It’s that time of year again, when people are going to open their wallets and spend money on Christmas presents and retailers crank up their email engines in the hopes of grabbing their piece of the pie.
In the face of a struggling economy and general hard times, it is hard to avoid the temptation to indulge in various mailing tactics that are not best practices, like dusting off older segments of mailing lists, significantly increasing mail volume, sending mail across channels where permission was not explicitly given, buying mailing lists, etc.
Some may argue that there is no harm engaging in squirrely practices in the interest of making the sale now and then cleaning up the results later – immediate gratification always feels good and makes the financial quarter’s bottom line look great – but… there are costs which may not be immediately obvious. One of them is annoying customers into abandoning a brand they used to love.

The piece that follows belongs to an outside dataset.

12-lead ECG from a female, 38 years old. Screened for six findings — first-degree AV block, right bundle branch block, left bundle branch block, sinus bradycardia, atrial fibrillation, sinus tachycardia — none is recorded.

A couple of years ago I wrote a post about a major retailer that I’d bought from many times, over the course of 6 years or so. I was accustomed to getting an email a day with their special offer du jour, but in the weeks before Christmas they started sending me 2 a day, and then one day hit me with 3 in the space of a few hours. The third email was not only the tipping point for me in volume, but was also somewhat misleading. I unsubscribed in a fit of deep annoyance and never went back.
Consider that over the years I had spent considerable money at this retailer and was quite prepared to continue doing so: they offered a good product at great prices along with good customer service, which is a hard combination to beat. In their attempt to get a larger share of the Christmas pie, though, they lost my future business and also that of my friends to whom I had been enthusiastically referring the site. Was the possible immediate short-term gain worth the loss of steady future business and referrals? Probably not.

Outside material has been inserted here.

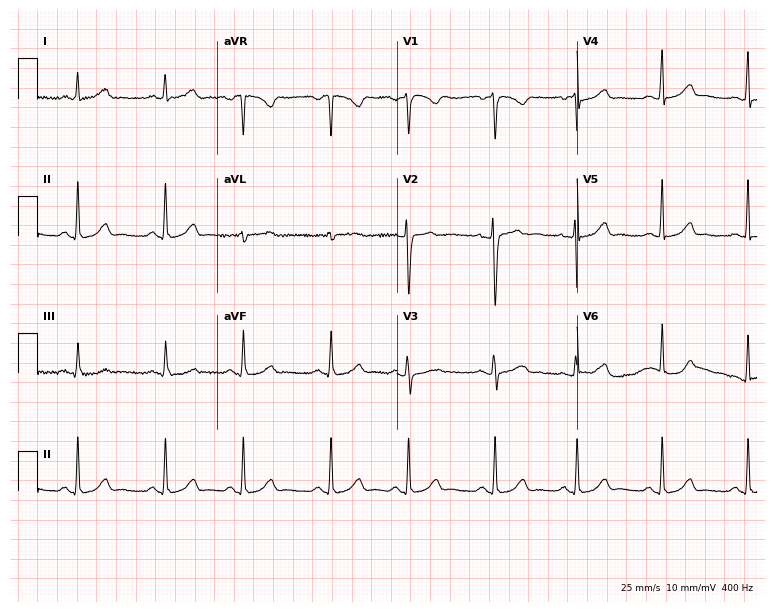
12-lead ECG from a 29-year-old woman (7.3-second recording at 400 Hz). No first-degree AV block, right bundle branch block, left bundle branch block, sinus bradycardia, atrial fibrillation or sinus tachycardia recorded for this tracing. Only these six findings were labelled.

Now is not the time to get creative with bad mailing practices: the amount of marketing mail people get this season is unarguably larger than normal which is already predisposed to being aggravating: irritating folks into making your marketing disappear – possibly for ever – is never a good idea. Buying mailing lists is never a good idea. Sending to stale old segments is never a good idea. All it takes is a couple of clicks from your recipients to make bad things happen to your good lists. Don’t be that guy!
Now is the time to make sure your lists are cleaned up, as low on invalid users as you can make them, and as fresh as possible. It is time to make sure your bounce handling is able to keep up with your volume. It is time to increase engagement and ROI by sending compelling email offers that people want, to people who asked to get them. Relevance, engagement, clean lists are the mantra!
May your email flow cleanly and profitably this Christmas season!
Excellent message Anna. People in the marketing game are customers too and like everyone else get fed up with inbox abuse. Even though I try to be a bit more forgiving of the more aggressive marketers than a more hypocritical me, it still grates when I see marketers ignoring the basics. It’s not a right to be invited into someone’s inbox, it’s a privilege and an expensive thing to abuse.